Le premier signe que quelque chose n’allait pas chez Curtis Warfield est survenu en 2005, lorsqu’un test de laboratoire a détecté des protéines dans son urine lors d’un examen de routine. En 2012, Warfield a reçu un diagnostic de maladie rénale de stade 3. Deux ans plus tard, il a commencé la dialyse.
«Lorsque vous recevez un diagnostic, vous êtes assis là, un peu comme un cerf dans les phares. Vous ne savez pas ce qui se passe. Vous ne savez pas ce qui va suivre », a déclaré Warfield. « Tout ce que vous savez, c’est que vous souffrez de cette maladie. »

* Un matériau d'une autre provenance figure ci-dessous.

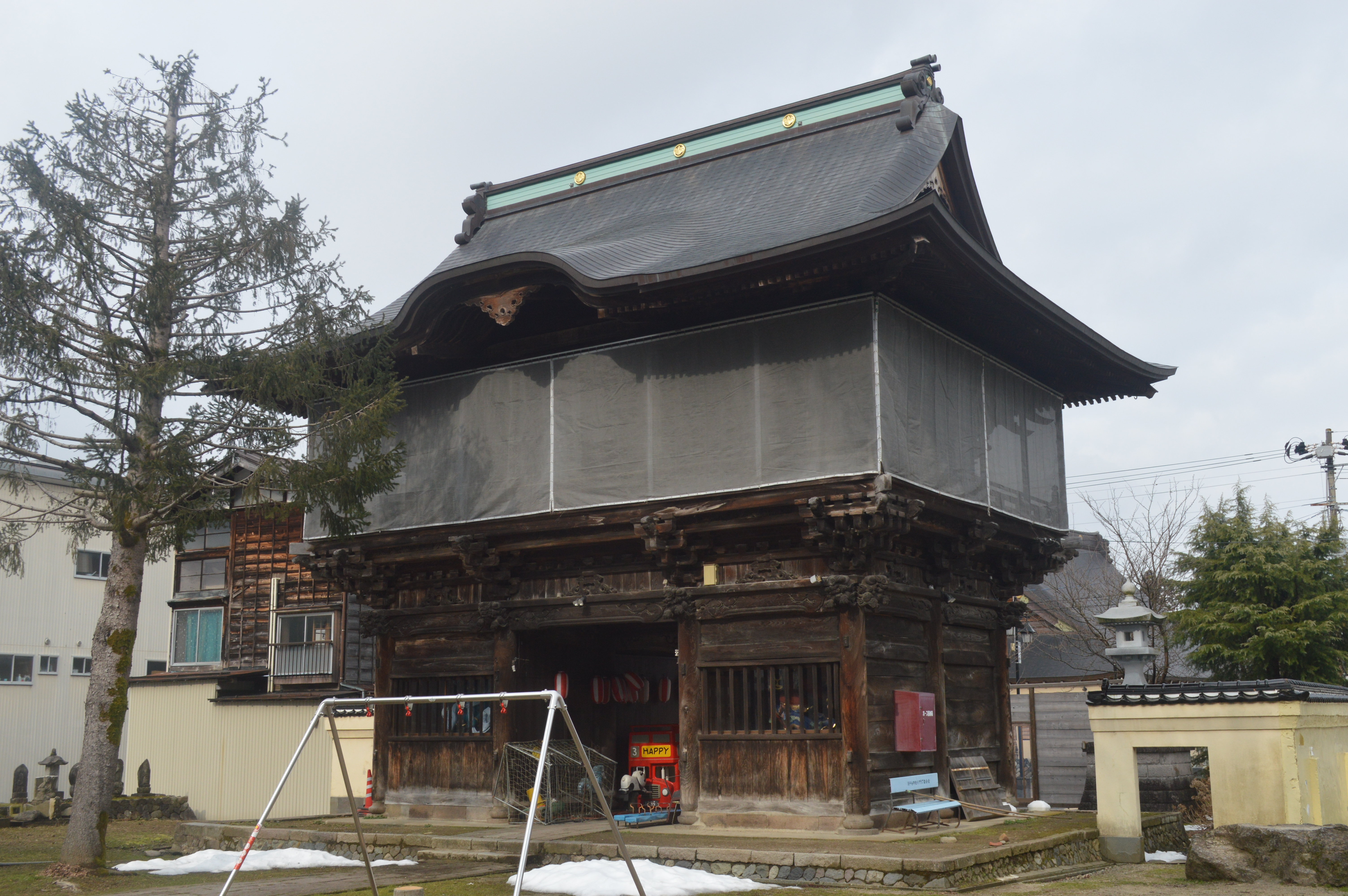 新潟県小千谷市平成2丁目3-35にある慈眼寺。山門。登録有形文化財。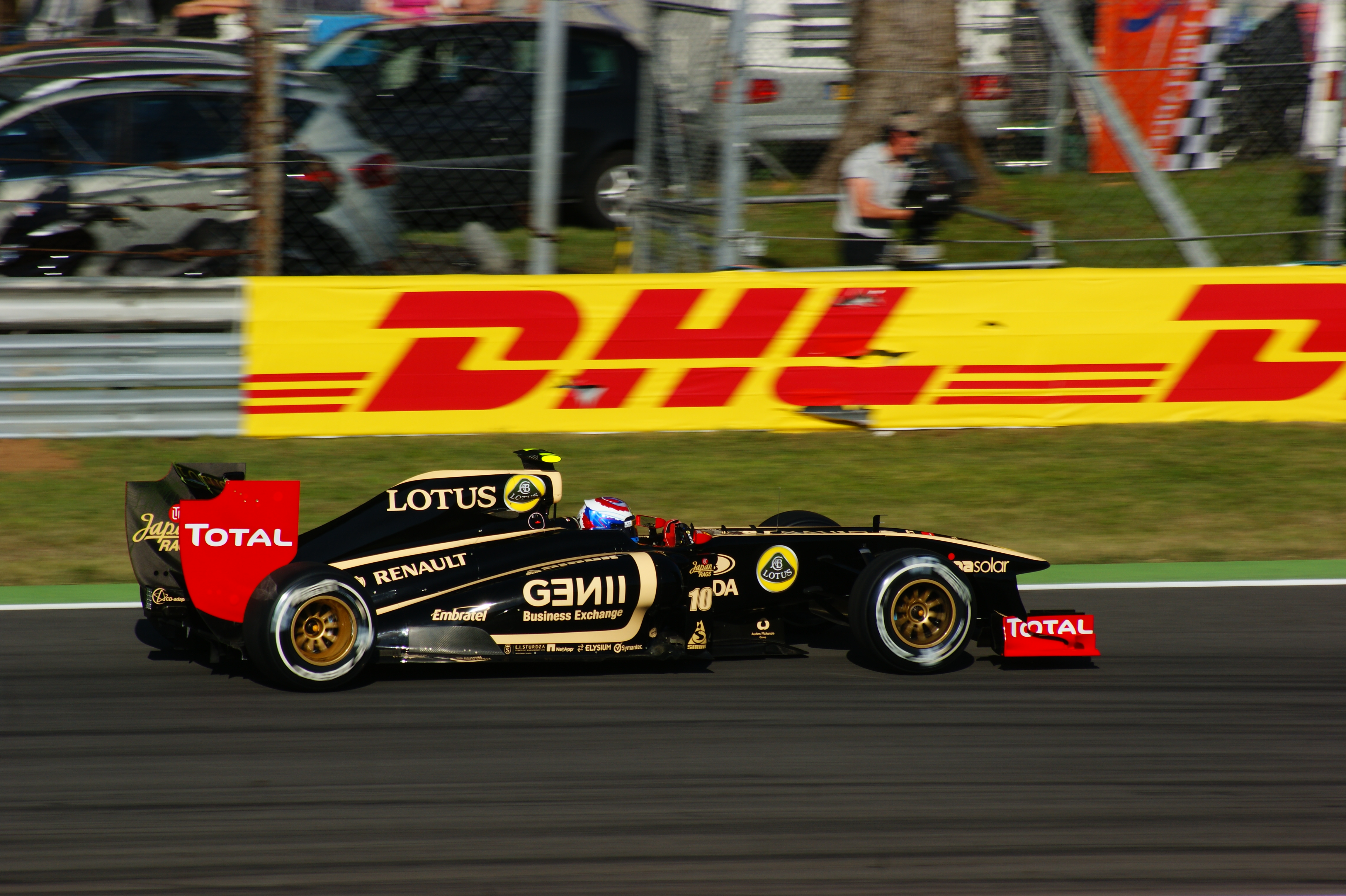 Vitaly Petrov alla prima variante Monza 2011

Warfield, un homme noir, avait 52 ans, était en bonne santé et n’avait aucun antécédent familial de maladie rénale. Alors que son état s’aggravait et qu’il étudiait les options de traitement, il a été victime d’une forme de racisme sans le savoir : une équation mathématique qui tenait compte de sa race lorsqu’elle estimait sa fonction rénale.
Cette équation, appelée débit de filtration glomérulaire estimé ou DFGe, est une variable importante qui aide à dicter le traitement pour environ 37 millions de personnes atteintes d’une maladie rénale à travers le pays. L’équation eGFR estime dans quelle mesure les reins d’une personne filtrent le sang, en tenant compte de l’âge, du sexe et des niveaux de créatinine d’une personne, un déchet naturellement produit par le corps humain et éliminé par les reins. Mais cela implique depuis longtemps une variable controversée : la race.
Si une personne s’identifie comme noire, l’équation ajuste son score et l’augmente. Aucune autre race n’est prise en compte dans l’équation. En conséquence, les Noirs ont des scores eGFR plus élevés que les personnes des autres races. Ces scores, qui évaluent le fonctionnement des reins, influencent les recommandations thérapeutiques des médecins. Plus le score est bas, plus un patient a de chances de commencer une dialyse, voire de recevoir une greffe de rein.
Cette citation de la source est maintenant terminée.